## What you should do
Strip the pictures, then copy the remaining data exactly as it stands.

## Data section

┄┄┄┄┄┄┄┄┄┄

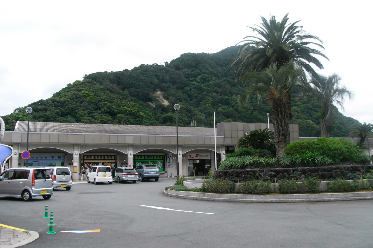 伊豆急下田駅。後ろの山は地図には特に名前が出ていないが、頂上には浅間神社がある、らしい。
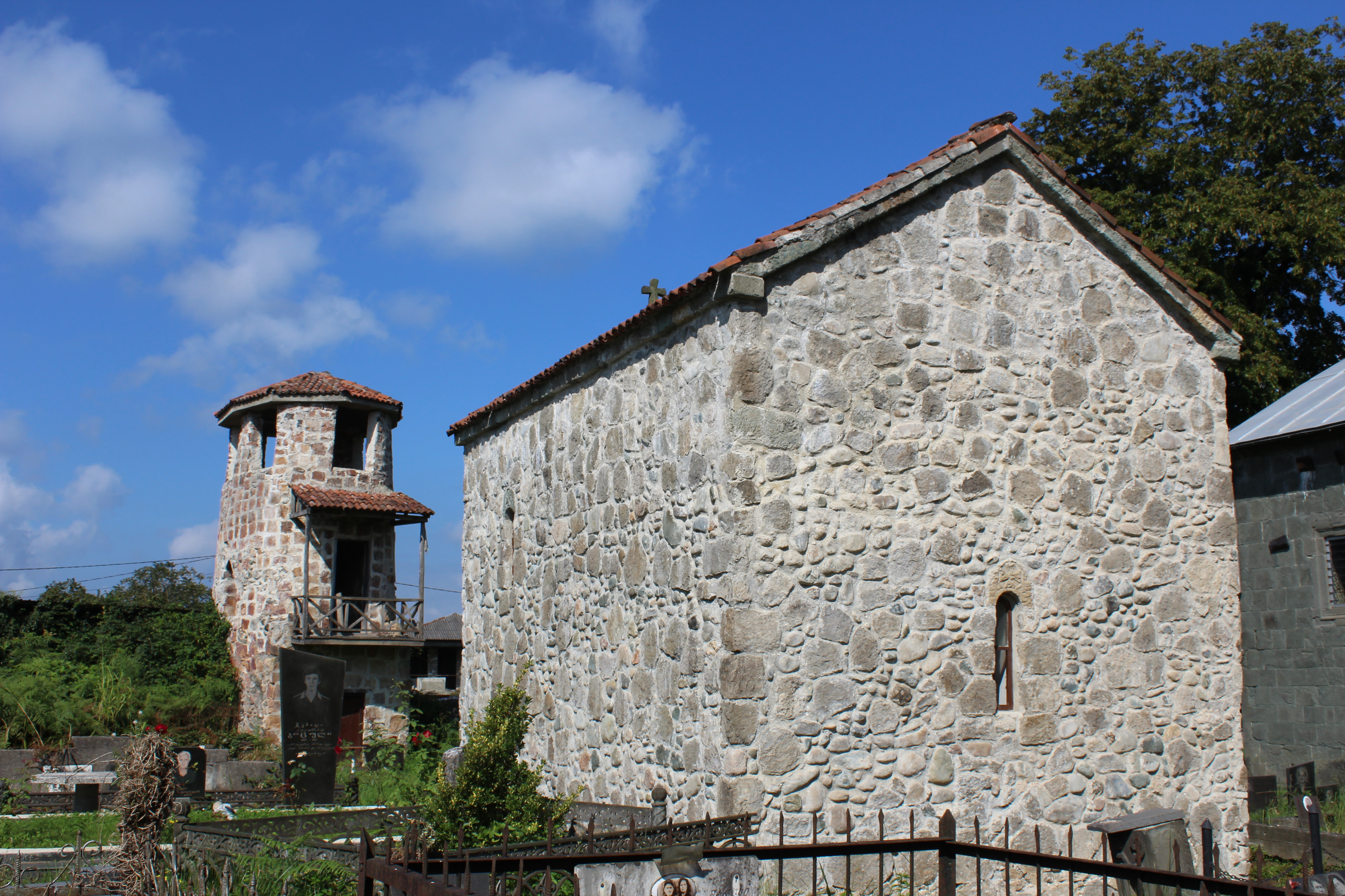 დვაბზუს XIX საუკუნის ეკლესია
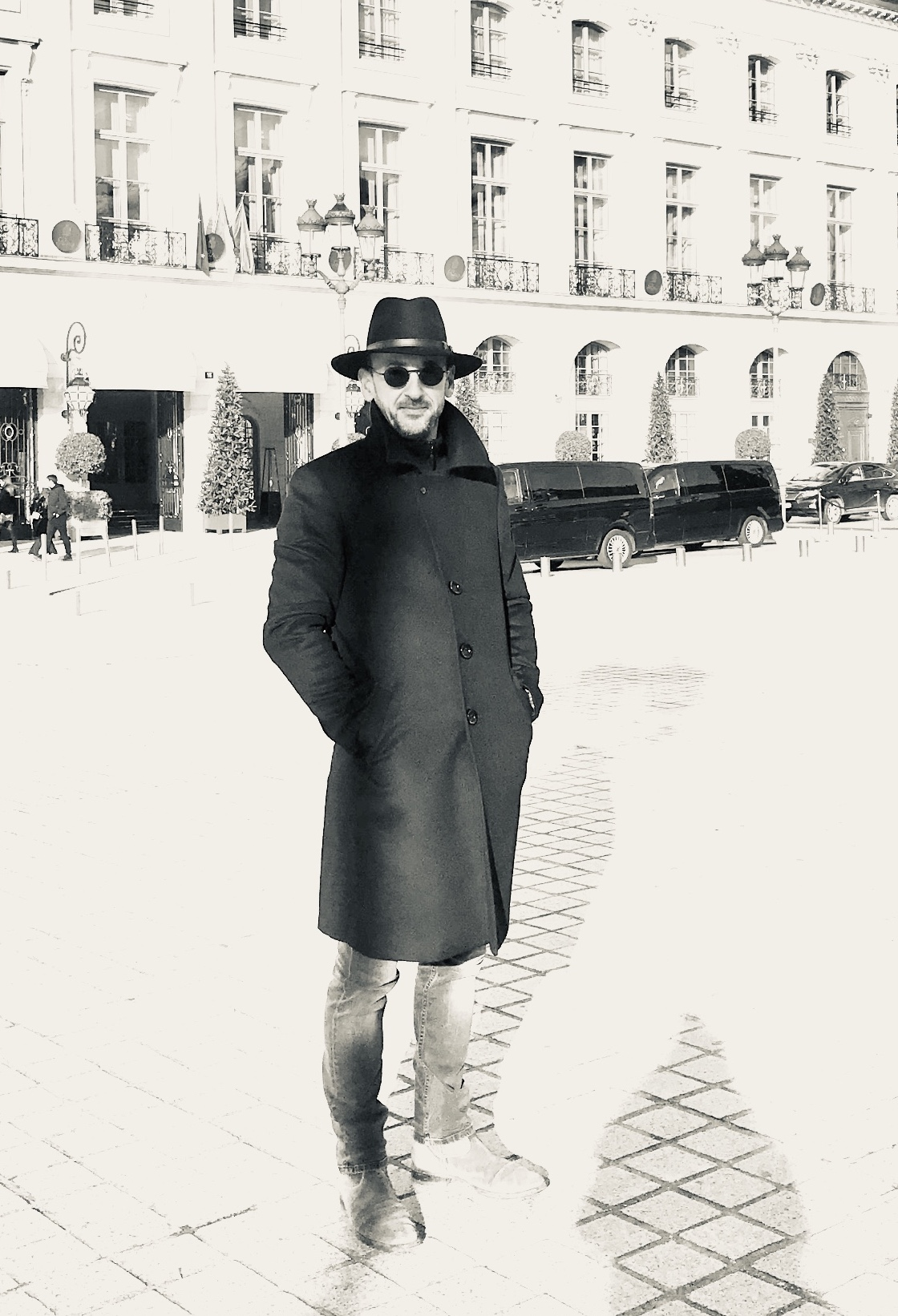 vincent gild en 2020

┄┄┄┄┄┄┄┄┄┄

## Response area
 伊豆急下田駅。後ろの山は地図には特に名前が出ていないが、頂上には浅間神社がある、らしい。
 დვაბზუს XIX საუკუნის ეკლესია
 vincent gild en 2020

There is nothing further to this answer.